Estranhamente, à medida que o julgamento se desenrola e um Trump prostrado e visivelmente desmoralizado aguarda o seu destino, a sabedoria popular sobre a sua suposta invulnerabilidade tem reentrou na corrente sanguínea do nosso discurso político.

Vejamos a situação tal como está. Apesar dos seus melhores esforços, Trump não foi capaz de convocar a actividade popular que sinaliza força política. Não há multidões febris exigindo justiça para Trump à porta do tribunal, nem multidão preparada para causar estragos em nome de Trump – não que ele não tenha tentado fazer com que alguém aparecesse. E o público em geral não parece ter problemas nem com o julgamento nem com a perspectiva de prisão do ex-presidente.

A maioria dos americanos – 54 por cento na última pesquisa realizada para NPR e PBS NewsHour – dizem que o julgamento silencioso e outras investigações sobre Trump para descobrir se ele violou a lei são “justos”. Quarenta e dois por cento dos americanos, de acordo com uma pesquisa da CNN divulgada no mês passado, dizem que a conduta de Trump no seu julgamento em Manhattan foi “em grande parte inadequada”. Vinte e cinco por cento dizem que seu comportamento foi “principalmente apropriado”. E de acordo com uma pesquisa Reuters/Ipsos de janeiro71 por cento dos americanos – incluindo 55 por cento dos republicanos – dizem que se Trump violasse a lei, deveria ser processado e, se condenado, sentenciado à prisão.

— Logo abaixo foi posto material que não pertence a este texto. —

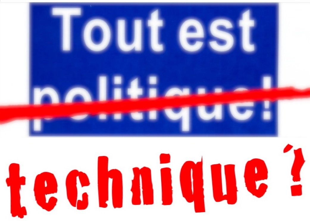 Logo de Technologos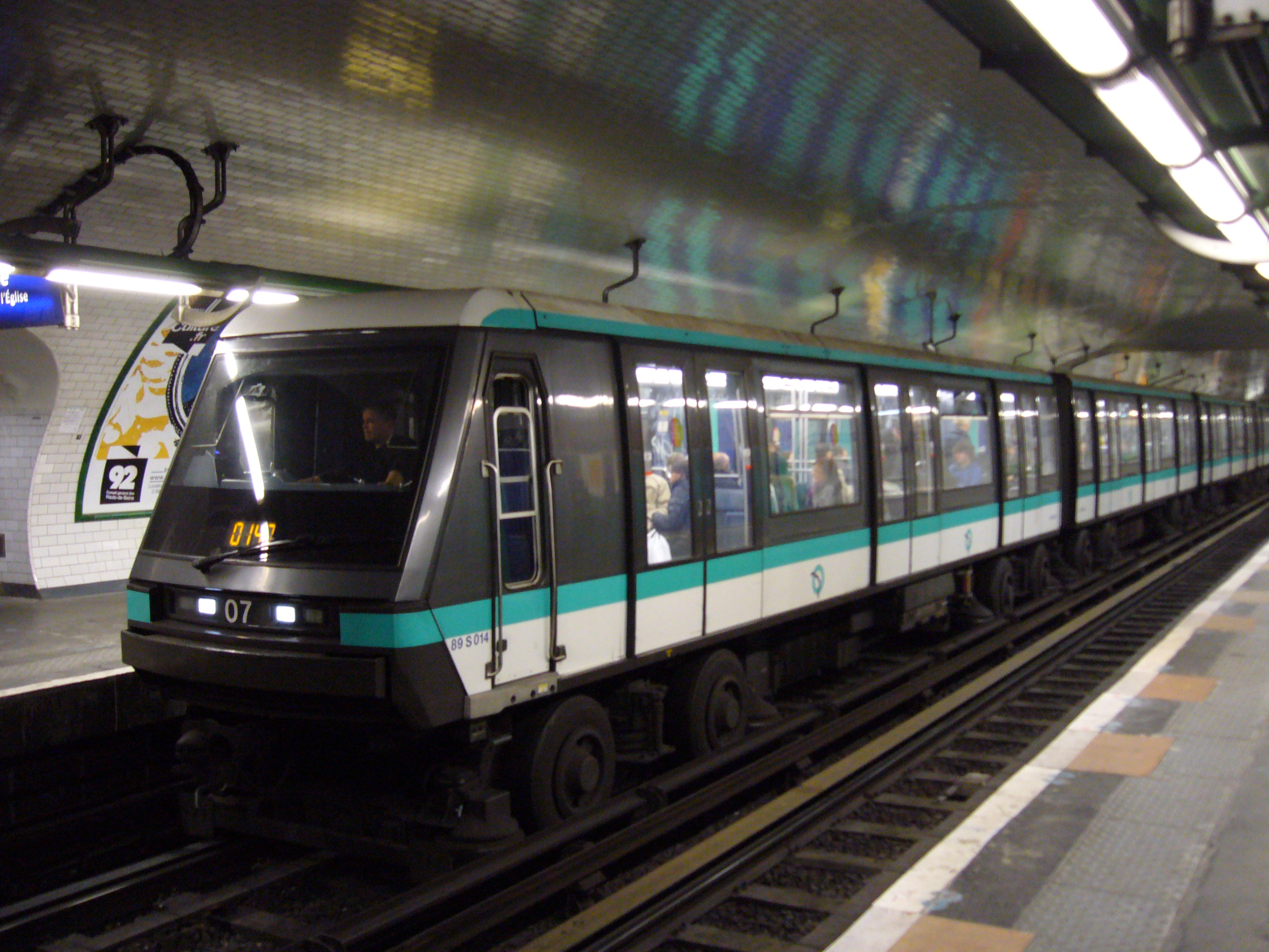 Un MP 89 à quai à la station Pont de Neuilly sur la ligne 1 du métro de Paris.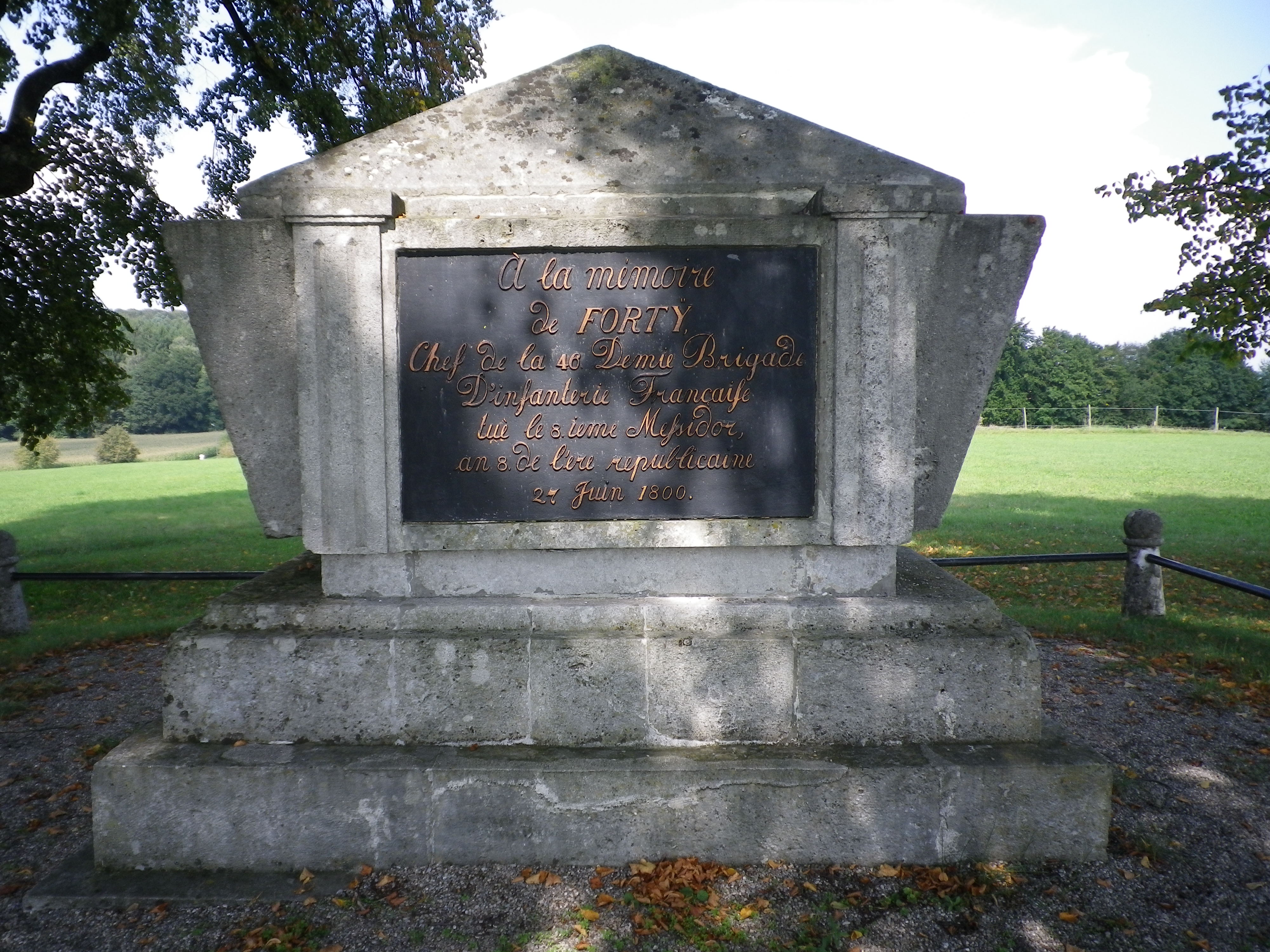 Steinsarkophag zum Gedenken an den am 27. Juni 1800 gefallenen französischen Nationalhelden La Tour d’Auvergne. Das manshohe Denkmal befindet sich auf einer Anhöhe nahe Oberhausen bei Neuburg an der Donau und steht dort bis heute auf französischem Staatsgebiet. Inschrift: À la mémoire de FORTY Chef de la 46. Demie Brigade D'infanterie Francaise tuè le 8.ieme Mehsidor, an 8. de l'ere republicaine 27 Juin 1800.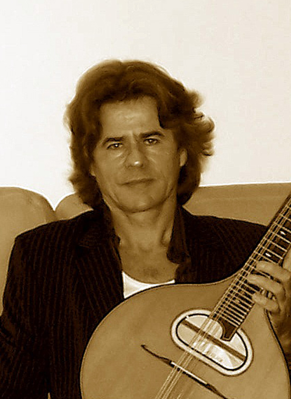 Photo du musicien breton Robert Le Gall prise en 2007 par L. JULIARD.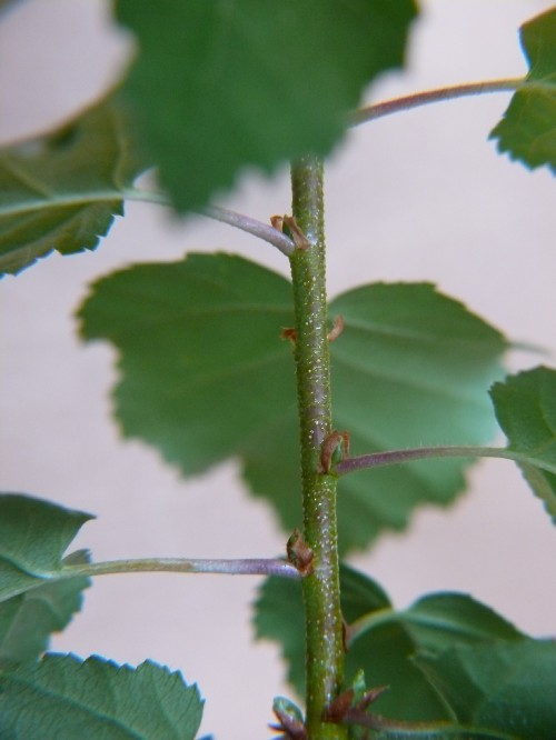 Particolare ghiandole su rametto giovane di Betula aetnensis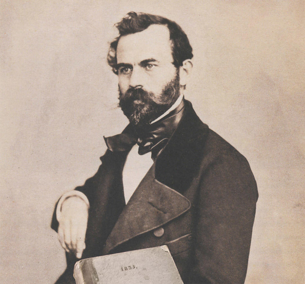 Autoportrait d'Édouard Baldus (vers 1853).

Se houvesse algum sinal de que este julgamento fosse uma vantagem para Trump – qualquer sinal de que o colocasse em terreno mais forte junto do público votante – seria encontrado nas sondagens nacionais. Não está lá. O que vemos, em vez disso, é um confronto direto entre Trump e o presidente Biden.

Há também a evidência das primárias presidenciais republicanas, nas quais os eleitores ainda votam. Na terça-feira, quase 22 por cento dos eleitores republicanos nas primárias em Indiana puxaram a proverbial alavanca para Nikki Haley, que abandonou a disputa em março. Ela obteve 16,6% dos votos nas primárias da Pensilvânia, duas semanas antes. O julgamento, por outras palavras, nem sequer reuniu os dissidentes republicanos em direção ao porta-estandarte do partido e afastando-os de um desafiante fracassado.

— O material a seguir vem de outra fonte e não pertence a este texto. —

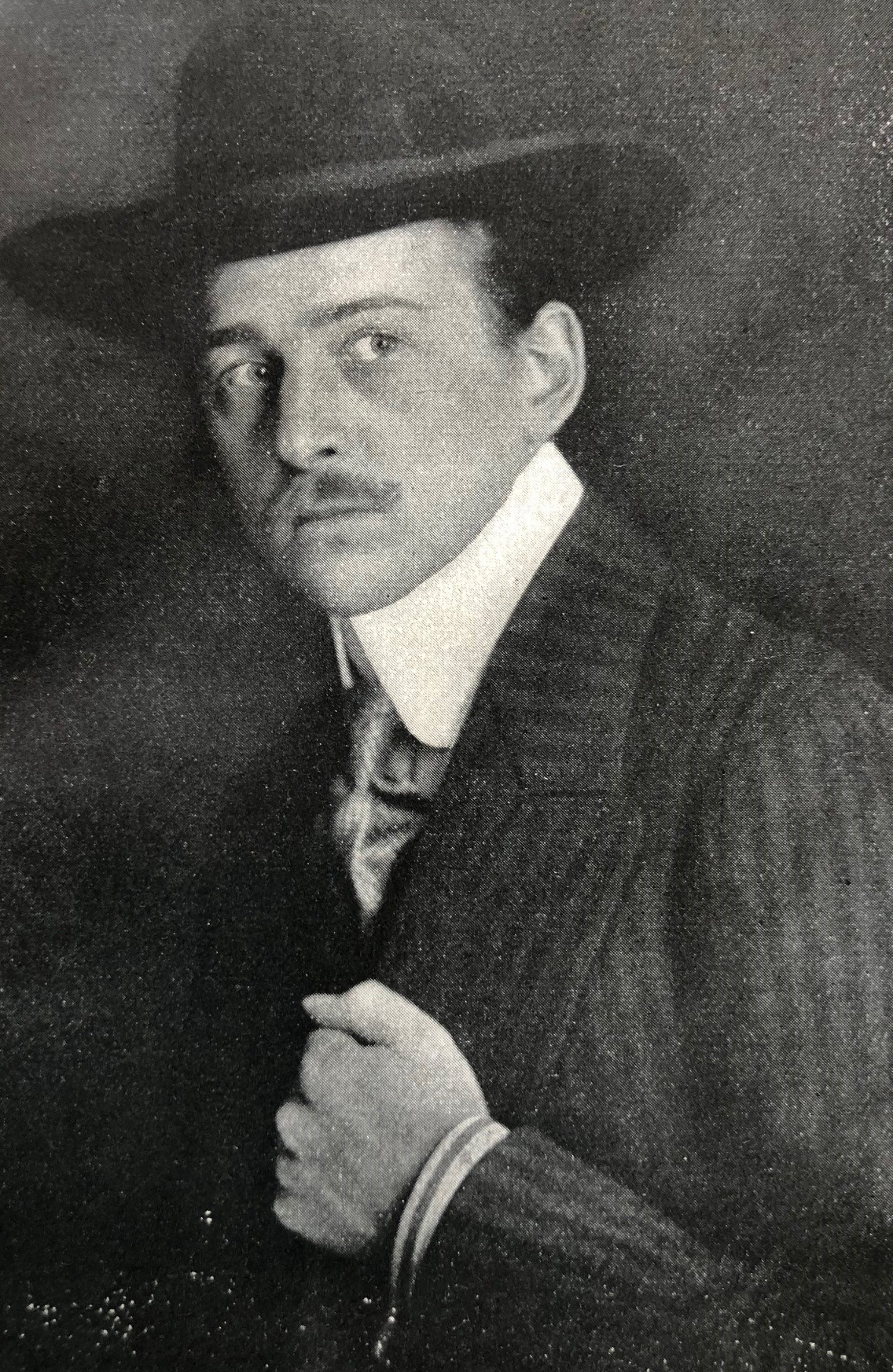 Fotographie

Você não precisa de nada para entender a imagem aqui – ela deve ser clara e nítida a olho nu. É mau, para as suas perspectivas políticas, que Trump esteja em julgamento. Dói-lhe, juntamente com os eleitores, enfrentar acusações de irregularidades criminais e má conduta sexual num tribunal.

Trump não ganha força a cada tentativa de colocar limites ao seu comportamento. A responsabilização não o leva à ação política. E só porque você dá um palco a ele, não significa que haverá uma atuação premiada. Trump não foi ajudado por nenhum dos seus impeachments, e não há outra razão além da sua própria mitologia para pensar que um julgamento e uma condenação serão diferentes.

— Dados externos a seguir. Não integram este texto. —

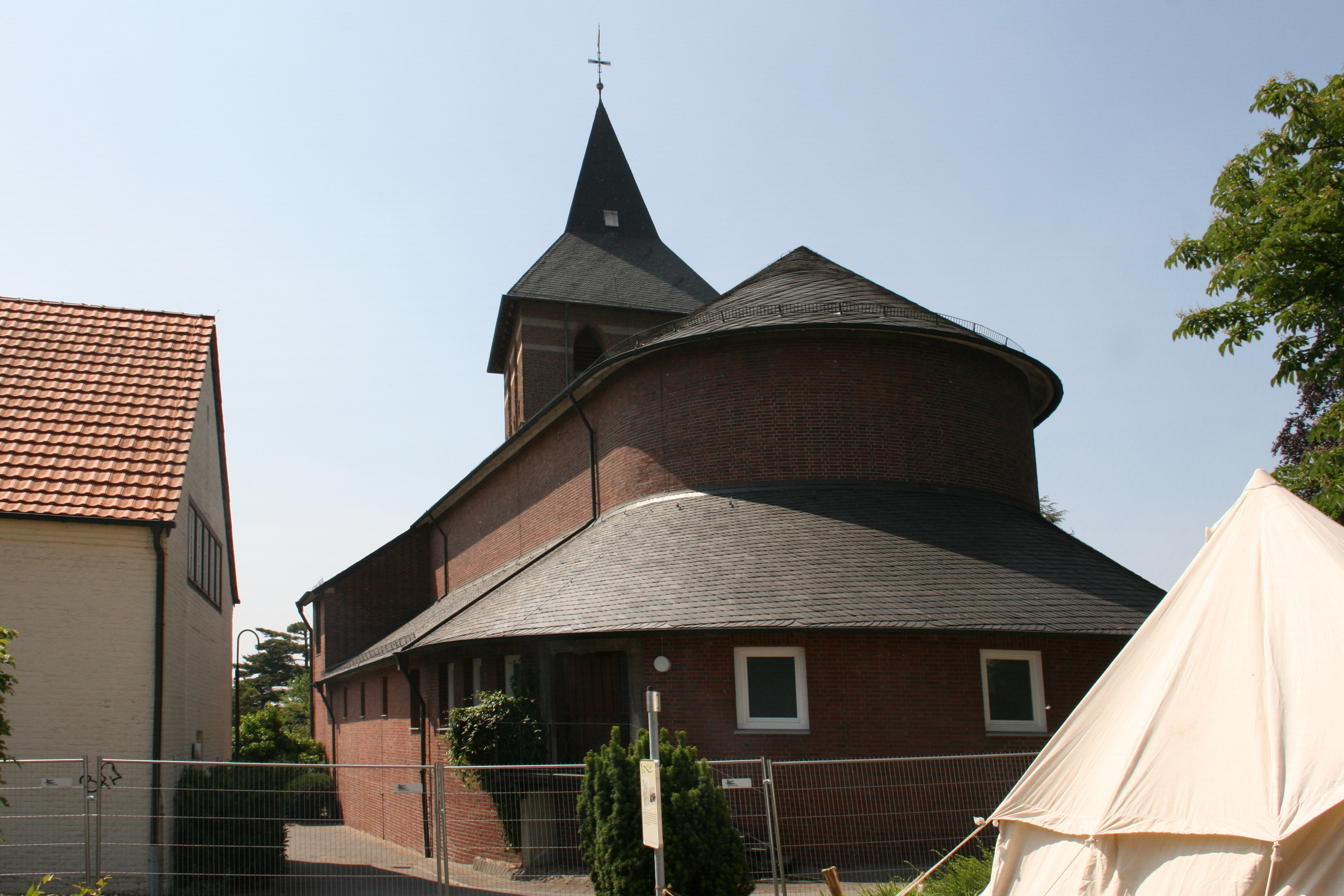 Propsteikirche St. Georg, Stiftsplatz in Wassenberg

Desde 2015, existe um forte desejo de tornar Trump mais complicado do que ele é, como se o seu poder e influência significassem que ele deve ter profundidade e substância. Mas ele não faz isso. Trump é um valentão glorificado. E como todos os valentões, ele murcha diante de qualquer um que esteja disposto a se levantar e dizer não.